What is NCT07430332 testing in simple terms?
Tests how semaglutide affects beta and alpha cells in early Type 1 Diabetes. For individuals with early Type 1 Diabetes (Stage 1).
Why is this trial significant?
This trial aims to fill a gap in treating early Type 1 Diabetes by potentially preserving beta cell function.
What are the potential risks of participating in NCT07430332?
Possible side effects include nausea, vomiting, and diarrhea. Monitor for any changes in blood sugar levels and report them to your doctor. As with any clinical trial, participants are closely monitored and can withdraw at any time.
Should I consider participating in NCT07430332?

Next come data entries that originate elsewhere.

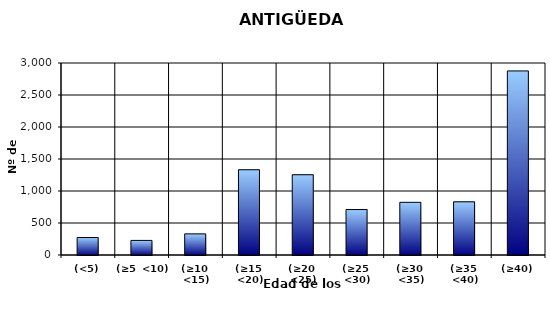
| Category | (<5) |
|---|---|
| (<5) | 273 |
| (≥5  <10) | 228 |
| (≥10  <15) | 330 |
| (≥15  <20) | 1332 |
| (≥20  <25) | 1254 |
| (≥25  <30) | 710 |
| (≥30  <35) | 823 |
| (≥35  <40) | 831 |
| (≥40) | 2876 |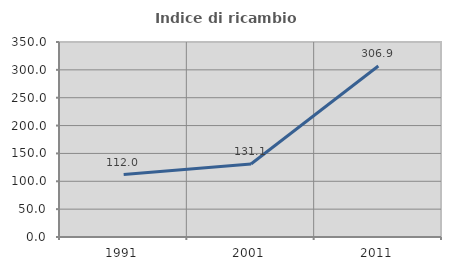
| Category | Indice di ricambio occupazionale  |
|---|---|
| 1991.0 | 112.025 |
| 2001.0 | 131.111 |
| 2011.0 | 306.897 |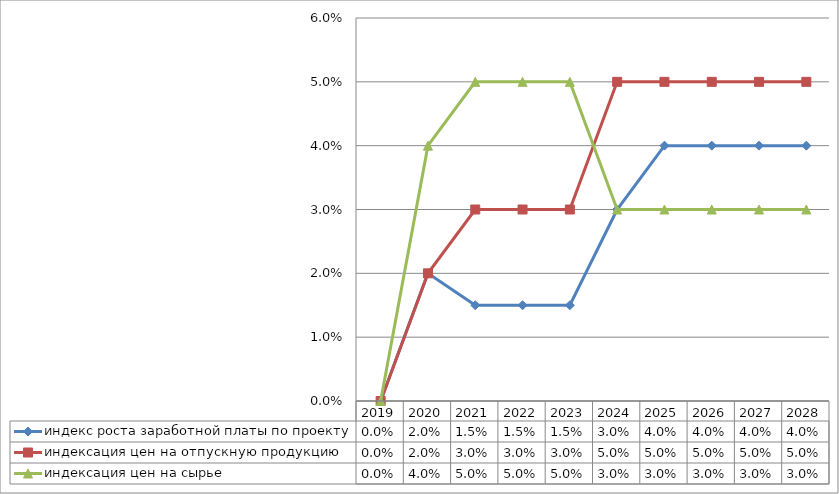
| Category | индекс роста заработной платы по проекту | индексация цен на отпускную продукцию | индексация цен на сырье  |
|---|---|---|---|
| 2019.0 | 0 | 0 | 0 |
| 2020.0 | 0.02 | 0.02 | 0.04 |
| 2021.0 | 0.015 | 0.03 | 0.05 |
| 2022.0 | 0.015 | 0.03 | 0.05 |
| 2023.0 | 0.015 | 0.03 | 0.05 |
| 2024.0 | 0.03 | 0.05 | 0.03 |
| 2025.0 | 0.04 | 0.05 | 0.03 |
| 2026.0 | 0.04 | 0.05 | 0.03 |
| 2027.0 | 0.04 | 0.05 | 0.03 |
| 2028.0 | 0.04 | 0.05 | 0.03 |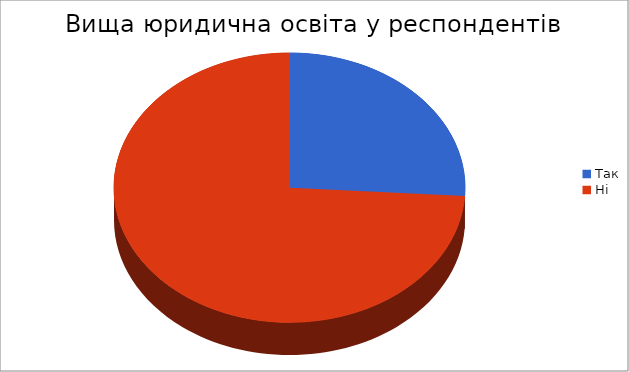
| Category | Series 0 |
|---|---|
| Так | 13 |
| Ні | 37 |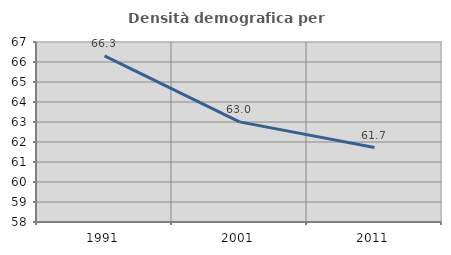
| Category | Densità demografica |
|---|---|
| 1991.0 | 66.304 |
| 2001.0 | 63.007 |
| 2011.0 | 61.725 |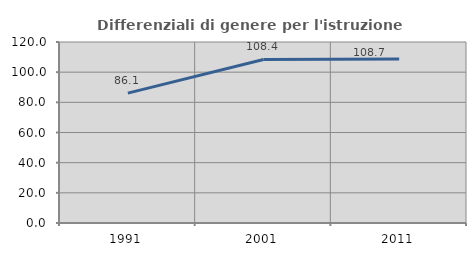
| Category | Differenziali di genere per l'istruzione superiore |
|---|---|
| 1991.0 | 86.115 |
| 2001.0 | 108.4 |
| 2011.0 | 108.682 |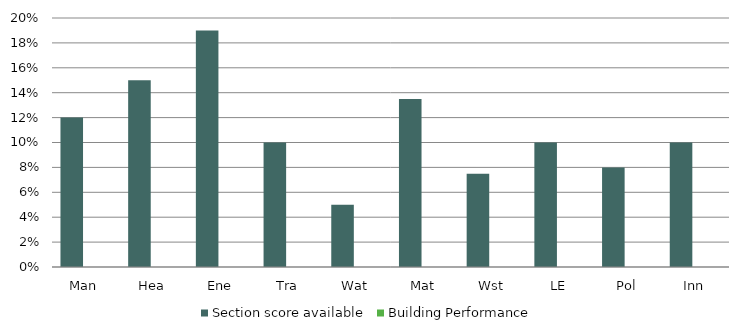
| Category | Section score available | Building Performance |
|---|---|---|
| Man | 0.12 | 0 |
| Hea | 0.15 | 0 |
| Ene | 0.19 | 0 |
| Tra | 0.1 | 0 |
| Wat | 0.05 | 0 |
| Mat | 0.135 | 0 |
| Wst | 0.075 | 0 |
| LE | 0.1 | 0 |
| Pol | 0.08 | 0 |
| Inn | 0.1 | 0 |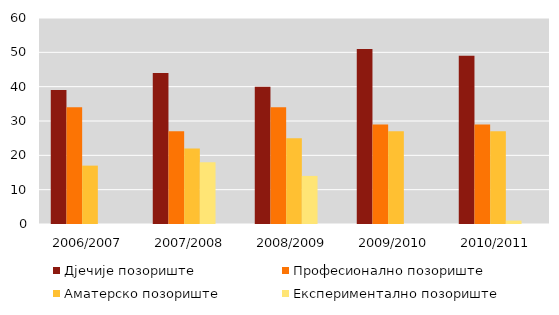
| Category | Дјечије позориште | Професионално позориште | Аматерско позориште | Експериментално позориште | Series 4 |
|---|---|---|---|---|---|
| 2006/2007 | 39 | 34 | 17 | 0 |  |
| 2007/2008 | 44 | 27 | 22 | 18 |  |
| 2008/2009 | 40 | 34 | 25 | 14 |  |
| 2009/2010 | 51 | 29 | 27 | 0 |  |
| 2010/2011 | 49 | 29 | 27 | 1 |  |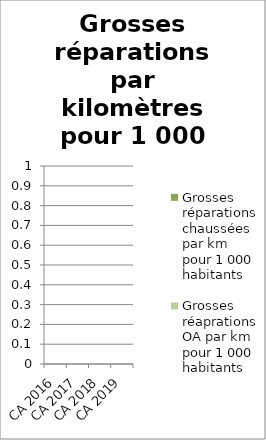
| Category | Grosses réparations chaussées par km pour 1 000 habitants  | Grosses réaprations OA par km pour 1 000 habitants |
|---|---|---|
| CA 2016 | 0 | 0 |
| CA 2017 | 0 | 0 |
| CA 2018 | 0 | 0 |
| CA 2019 | 0 | 0 |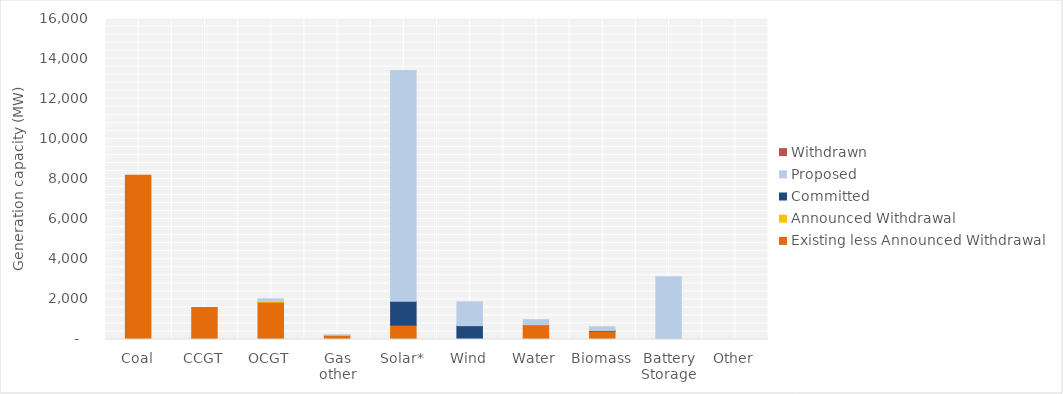
| Category | Existing less Announced Withdrawal | Announced Withdrawal | Committed | Proposed | Withdrawn |
|---|---|---|---|---|---|
| Coal | 8186 | 0 | 0 | 0 | 0 |
| CCGT | 1595.5 | 0 | 0 | 0 | 0 |
| OCGT | 1860.5 | 34 | 0 | 132 | 0 |
| Gas other | 208.37 | 0 | 0 | 15.205 | 0 |
| Solar* | 716.426 | 0 | 1194.95 | 11501.627 | 0 |
| Wind | 12 | 0 | 676.7 | 1188.4 | 0 |
| Water | 738.2 | 0 | 0 | 250 | 0 |
| Biomass | 419.19 | 0 | 24 | 189.6 | 0 |
| Battery Storage | 0 | 0 | 2 | 3120 | 0 |
| Other | 1 | 0 | 0 | 0 | 0 |

Ask your doctor if you have early Type 1 Diabetes and if this study is right for you. You will take either semaglutide or a placebo for 12 months and have regular check-ups. Always discuss clinical trial participation with your healthcare provider to determine if it is appropriate for your specific situation.

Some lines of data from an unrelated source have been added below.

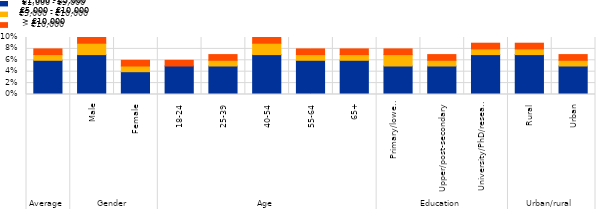
| Category |  €1,000 - €5,000 | €5,000 - €10,000 |  > €10,000 |
|---|---|---|---|
| 0 | 0.06 | 0.01 | 0.01 |
| 1 | 0.07 | 0.02 | 0.01 |
| 2 | 0.04 | 0.01 | 0.01 |
| 3 | 0.05 | 0 | 0.01 |
| 4 | 0.05 | 0.01 | 0.01 |
| 5 | 0.07 | 0.02 | 0.01 |
| 6 | 0.06 | 0.01 | 0.01 |
| 7 | 0.06 | 0.01 | 0.01 |
| 8 | 0.05 | 0.02 | 0.01 |
| 9 | 0.05 | 0.01 | 0.01 |
| 10 | 0.07 | 0.01 | 0.01 |
| 11 | 0.07 | 0.01 | 0.01 |
| 12 | 0.05 | 0.01 | 0.01 |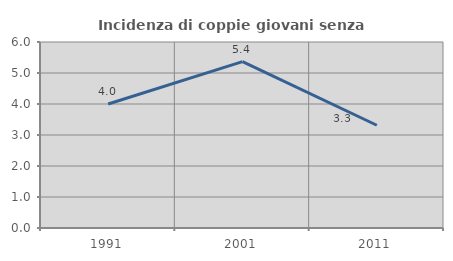
| Category | Incidenza di coppie giovani senza figli |
|---|---|
| 1991.0 | 4 |
| 2001.0 | 5.366 |
| 2011.0 | 3.315 |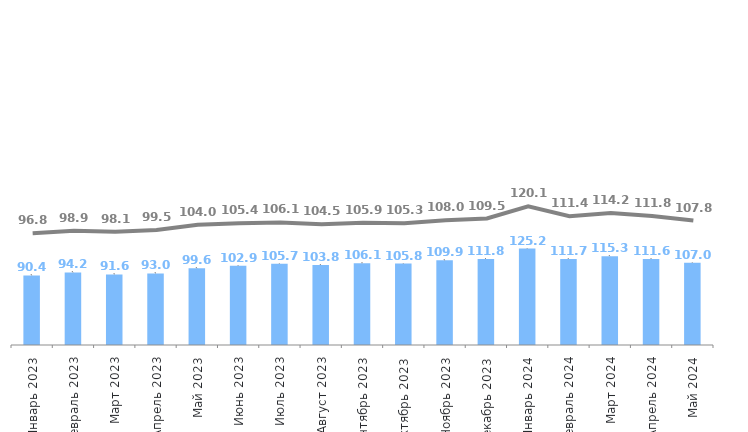
| Category | B |
|---|---|
| Январь 2023 | 90.398 |
| Февраль 2023 | 94.215 |
| Март 2023 | 91.621 |
| Апрель 2023 | 92.989 |
| Май 2023 | 99.592 |
| Июнь 2023 | 102.874 |
| Июль 2023 | 105.672 |
| Август 2023 | 103.815 |
| Сентябрь 2023 | 106.11 |
| Октябрь 2023 | 105.797 |
| Ноябрь 2023 | 109.909 |
| Декабрь 2023 | 111.758 |
| Январь 2024 | 125.203 |
| Февраль 2024 | 111.733 |
| Март 2024 | 115.335 |
| Апрель 2024 | 111.648 |
| Май 2024 | 106.957 |

What does NCT07430332 signal from an investment perspective?
Market size for Type 1 Diabetes treatments is large, with few options for early-stage management, making this trial significant. This is a Phase 2 trial, which is focused on confirming efficacy before larger pivotal studies.
What happens if the treatment in this trial doesn't work?
Participation involves taking semaglutide or placebo for 12 months and regular check-ups. Participants in clinical trials always have the right to withdraw and pursue alternative treatments. The study team will help transition patients to other available options.
Related Conditions
More Stage 1 Diabetes Mellitus, Type 1 Trials
This analysis is AI-generated and does not constitute medical advice. Always consult your healthcare provider before making decisions about clinical trial participation.